Keleen and Carlton Beal Professor of Petroleum Engineering and Senior Fellow at the Precourt Institute for Energy
Current Research and Scholarly InterestsResearch
I am interested in the recovery of unconventional hydrocarbon resources and mitigating carbon emissions from fossil fuels via geological sequestration of greenhouse gases. My research group and I examine the physics of flow through porous media at length scales that vary from the pore to the laboratory to the reservoir. The organizing themes are flow imaging to delineate the mechanisms of multiphase flow (oil, water, and gas) in porous media and the synthesis of models from experimental, theoretical, and field data. In all of our work, physical observations, obtained mainly from laboratory and field measurements, are interwoven with theory.
My teaching interests center broadly around education of students to meet the energy challenges that we will face this century. I teach undergraduate courses that examine the interplay of energy use and environmental issues including renewable energy resources and sustainability. At the graduate level, I offer classes on enhanced oil recovery and the thermodynamics of hydrocarbon mixtures.

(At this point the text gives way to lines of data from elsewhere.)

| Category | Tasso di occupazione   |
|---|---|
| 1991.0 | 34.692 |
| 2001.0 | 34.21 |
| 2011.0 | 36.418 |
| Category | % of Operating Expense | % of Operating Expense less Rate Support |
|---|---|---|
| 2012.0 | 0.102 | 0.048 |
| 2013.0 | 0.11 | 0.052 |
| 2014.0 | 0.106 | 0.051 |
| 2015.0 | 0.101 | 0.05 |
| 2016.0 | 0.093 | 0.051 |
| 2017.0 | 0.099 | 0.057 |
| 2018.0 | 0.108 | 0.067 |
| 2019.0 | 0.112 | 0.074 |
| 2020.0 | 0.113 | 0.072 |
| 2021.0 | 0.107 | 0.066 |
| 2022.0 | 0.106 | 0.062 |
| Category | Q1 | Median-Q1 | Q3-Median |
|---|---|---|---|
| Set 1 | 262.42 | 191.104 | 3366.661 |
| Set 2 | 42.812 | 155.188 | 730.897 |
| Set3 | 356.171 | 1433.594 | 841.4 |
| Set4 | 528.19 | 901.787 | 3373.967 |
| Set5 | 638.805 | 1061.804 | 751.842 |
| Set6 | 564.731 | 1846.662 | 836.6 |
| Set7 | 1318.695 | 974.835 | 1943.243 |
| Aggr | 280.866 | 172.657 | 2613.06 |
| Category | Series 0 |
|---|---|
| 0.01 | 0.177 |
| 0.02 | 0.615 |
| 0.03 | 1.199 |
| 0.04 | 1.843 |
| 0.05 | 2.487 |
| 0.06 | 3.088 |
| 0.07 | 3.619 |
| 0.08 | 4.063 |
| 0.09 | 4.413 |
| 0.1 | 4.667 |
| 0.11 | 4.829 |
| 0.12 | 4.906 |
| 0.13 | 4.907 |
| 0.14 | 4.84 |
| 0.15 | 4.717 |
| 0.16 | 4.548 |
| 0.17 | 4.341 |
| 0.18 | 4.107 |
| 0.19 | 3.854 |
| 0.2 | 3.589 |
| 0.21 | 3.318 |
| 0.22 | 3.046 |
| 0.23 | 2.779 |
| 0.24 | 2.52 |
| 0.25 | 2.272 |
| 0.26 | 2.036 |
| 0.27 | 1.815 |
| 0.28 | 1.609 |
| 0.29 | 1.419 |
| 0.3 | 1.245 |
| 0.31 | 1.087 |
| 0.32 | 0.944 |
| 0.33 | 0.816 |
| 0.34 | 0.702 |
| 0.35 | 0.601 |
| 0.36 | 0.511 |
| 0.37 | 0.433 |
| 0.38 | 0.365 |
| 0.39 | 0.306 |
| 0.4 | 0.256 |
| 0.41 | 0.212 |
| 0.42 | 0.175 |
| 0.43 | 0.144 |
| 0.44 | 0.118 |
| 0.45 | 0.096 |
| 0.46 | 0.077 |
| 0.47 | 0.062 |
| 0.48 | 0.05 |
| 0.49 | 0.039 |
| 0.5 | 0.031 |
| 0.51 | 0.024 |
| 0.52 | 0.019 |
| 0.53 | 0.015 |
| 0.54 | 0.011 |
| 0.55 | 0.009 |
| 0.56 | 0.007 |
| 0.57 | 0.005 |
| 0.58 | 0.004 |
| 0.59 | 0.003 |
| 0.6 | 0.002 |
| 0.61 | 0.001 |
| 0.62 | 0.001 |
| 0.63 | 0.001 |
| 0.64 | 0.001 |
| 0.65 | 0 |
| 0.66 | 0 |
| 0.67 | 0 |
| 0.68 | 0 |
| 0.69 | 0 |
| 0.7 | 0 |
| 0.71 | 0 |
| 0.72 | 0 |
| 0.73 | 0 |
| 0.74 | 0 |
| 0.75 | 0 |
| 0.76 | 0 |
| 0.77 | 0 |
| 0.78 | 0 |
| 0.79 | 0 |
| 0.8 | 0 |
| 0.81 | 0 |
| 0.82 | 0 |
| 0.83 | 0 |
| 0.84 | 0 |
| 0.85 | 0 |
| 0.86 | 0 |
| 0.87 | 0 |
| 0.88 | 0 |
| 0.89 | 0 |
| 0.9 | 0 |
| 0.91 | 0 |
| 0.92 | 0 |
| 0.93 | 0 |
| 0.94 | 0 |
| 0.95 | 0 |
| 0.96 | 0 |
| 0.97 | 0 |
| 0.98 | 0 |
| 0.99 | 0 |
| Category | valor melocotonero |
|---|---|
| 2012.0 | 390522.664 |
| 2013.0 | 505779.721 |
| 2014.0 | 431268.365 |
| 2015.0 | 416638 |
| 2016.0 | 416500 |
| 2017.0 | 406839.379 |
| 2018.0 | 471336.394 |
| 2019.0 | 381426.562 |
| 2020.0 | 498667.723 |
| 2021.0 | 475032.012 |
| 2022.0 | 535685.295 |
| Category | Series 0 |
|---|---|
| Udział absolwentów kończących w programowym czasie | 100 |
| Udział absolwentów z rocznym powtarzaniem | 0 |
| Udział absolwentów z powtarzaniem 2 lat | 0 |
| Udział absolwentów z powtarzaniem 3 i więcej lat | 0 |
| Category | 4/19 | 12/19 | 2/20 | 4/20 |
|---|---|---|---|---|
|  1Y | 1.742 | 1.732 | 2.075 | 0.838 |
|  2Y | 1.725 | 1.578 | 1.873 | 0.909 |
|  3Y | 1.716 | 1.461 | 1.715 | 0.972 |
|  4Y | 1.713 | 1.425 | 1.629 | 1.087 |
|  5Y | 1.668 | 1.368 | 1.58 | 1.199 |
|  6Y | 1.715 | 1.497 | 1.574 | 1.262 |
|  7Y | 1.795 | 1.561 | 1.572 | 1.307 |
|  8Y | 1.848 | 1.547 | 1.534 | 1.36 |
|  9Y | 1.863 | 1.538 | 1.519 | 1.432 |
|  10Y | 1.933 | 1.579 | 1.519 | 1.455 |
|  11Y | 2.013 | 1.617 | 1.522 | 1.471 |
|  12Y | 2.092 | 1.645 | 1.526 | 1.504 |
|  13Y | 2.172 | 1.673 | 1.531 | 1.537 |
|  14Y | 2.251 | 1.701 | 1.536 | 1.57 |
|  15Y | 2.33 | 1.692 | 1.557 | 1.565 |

Member, American Geophysical Union (2006); Editorial Board, SPE Reservoir Evaluation and Engineering (2006-present); Society of Petroleum Engineers (SPE) Distinguished Achievement Award for Petroleum Engineering Faculty (2006); School of Earth Sciences Award for Excellence in Teaching (1998); Earth Systems Program Executive Committee (2002-present); Woods Institute for Environment Energy Committee (2005-present); SPE Continuing Education Committee (2000-present, chair 2004-05); steering committee chair, SPE Forum, Enhanced Oil Recovery: What's Next? (2005-06); Editorial Board of the Journal of Petroleum Technology (2004-present) and SPE Reservoir Engineering and Evaluation (2006-present); member, Society of Petroleum Engineers, American Geophysical Union, and the American Chemical Society.